_Information shown_:
-*-
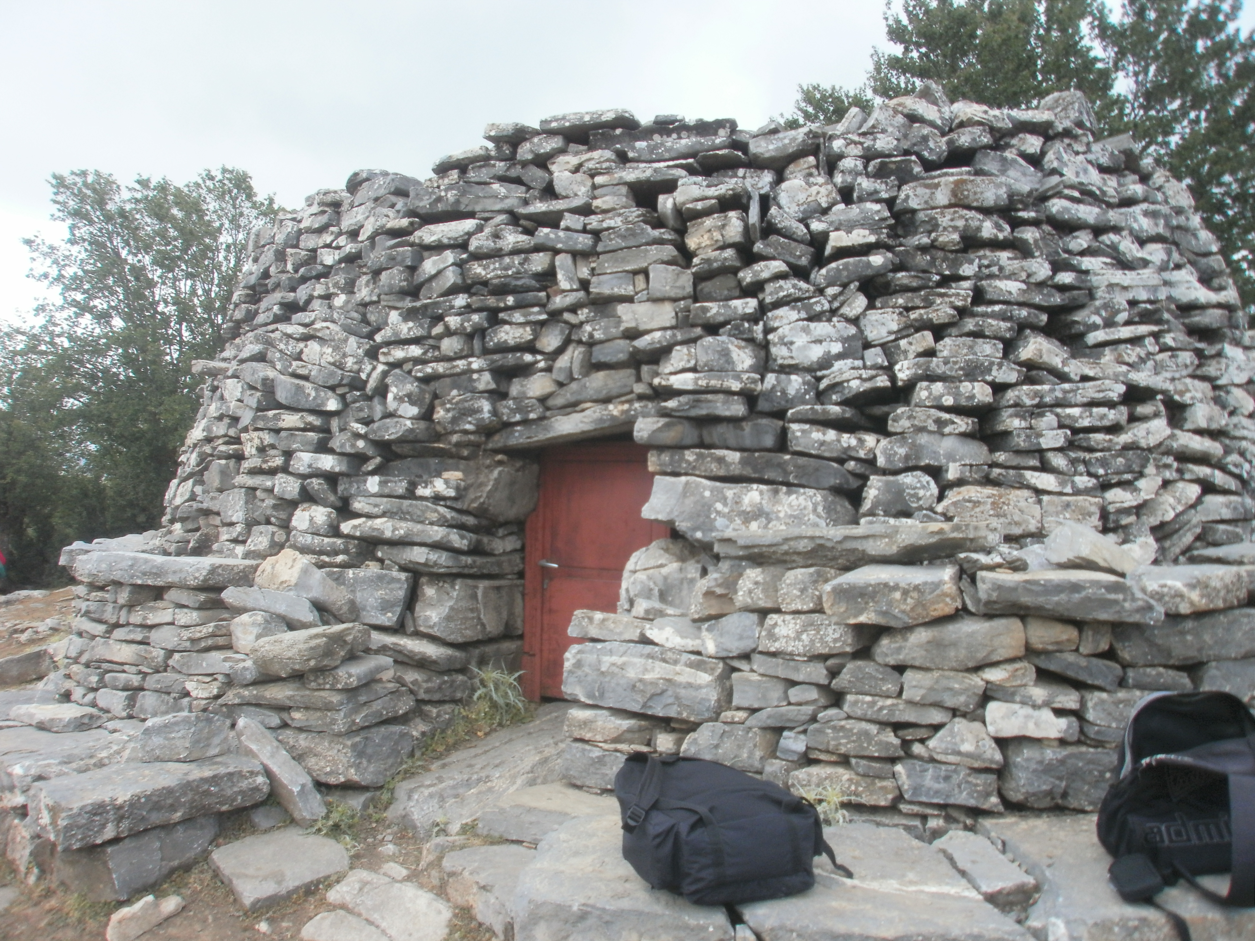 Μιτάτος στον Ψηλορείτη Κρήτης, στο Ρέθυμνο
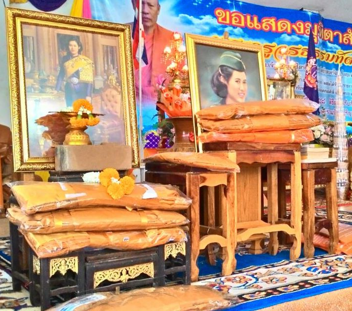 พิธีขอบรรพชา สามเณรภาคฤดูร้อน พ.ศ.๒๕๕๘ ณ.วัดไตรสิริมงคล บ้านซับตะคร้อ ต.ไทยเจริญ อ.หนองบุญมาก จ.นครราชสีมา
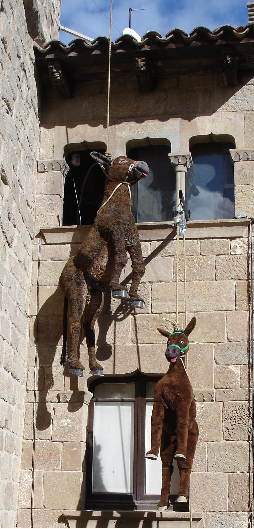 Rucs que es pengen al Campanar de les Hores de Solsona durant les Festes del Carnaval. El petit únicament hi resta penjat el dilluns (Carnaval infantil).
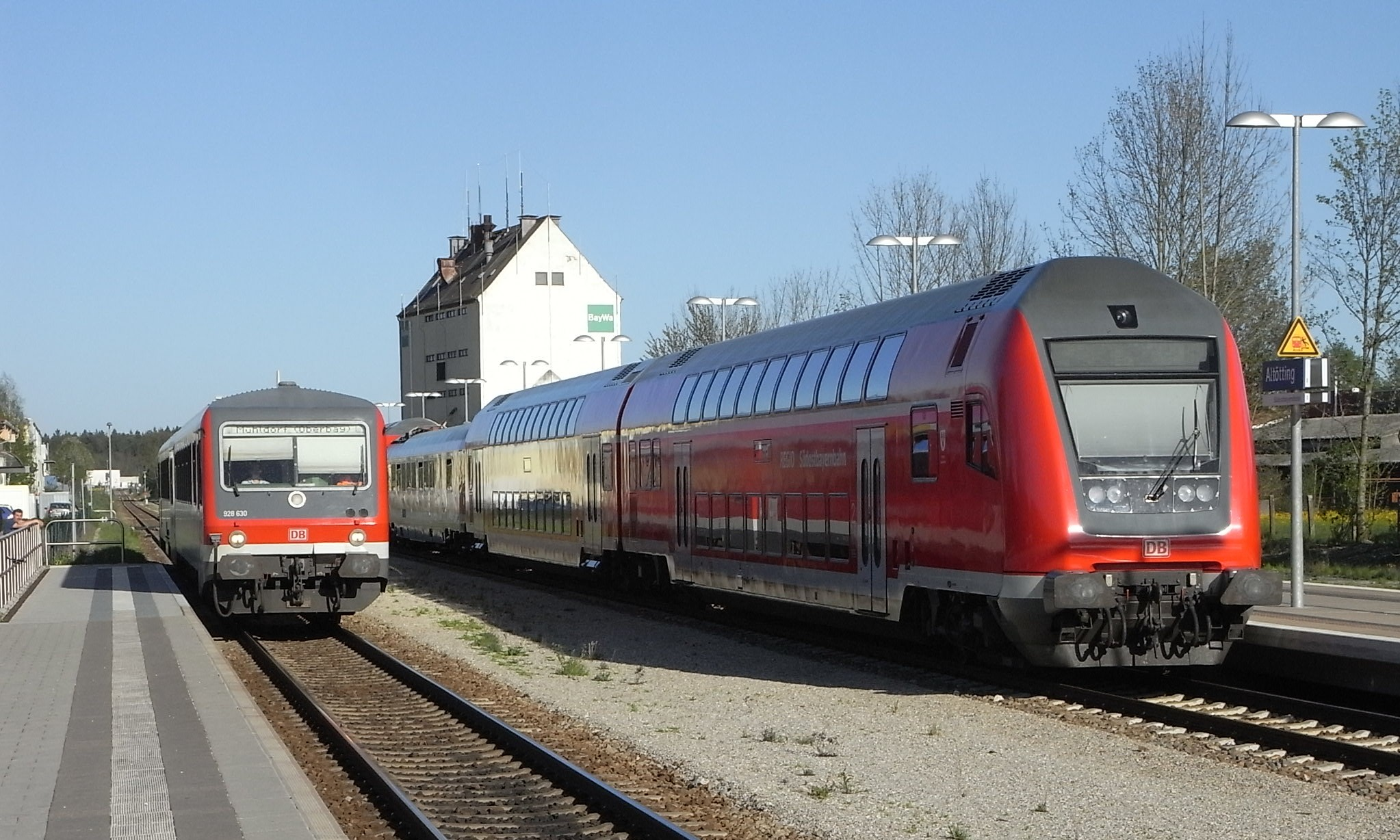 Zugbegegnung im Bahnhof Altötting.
-*-
What is needed is a word-for-word copy of the lines from the start of the data to the line with "พิธีขอบรรพชา สามเณรภาคฤดูร้อน พ.ศ.๒๕๕๘", inclusive, with no pictures in it.

_Response to the exercise_:
 Μιτάτος στον Ψηλορείτη Κρήτης, στο Ρέθυμνο
 พิธีขอบรรพชา สามเณรภาคฤดูร้อน พ.ศ.๒๕๕๘ ณ.วัดไตรสิริมงคล บ้านซับตะคร้อ ต.ไทยเจริญ อ.หนองบุญมาก จ.นครราชสีมา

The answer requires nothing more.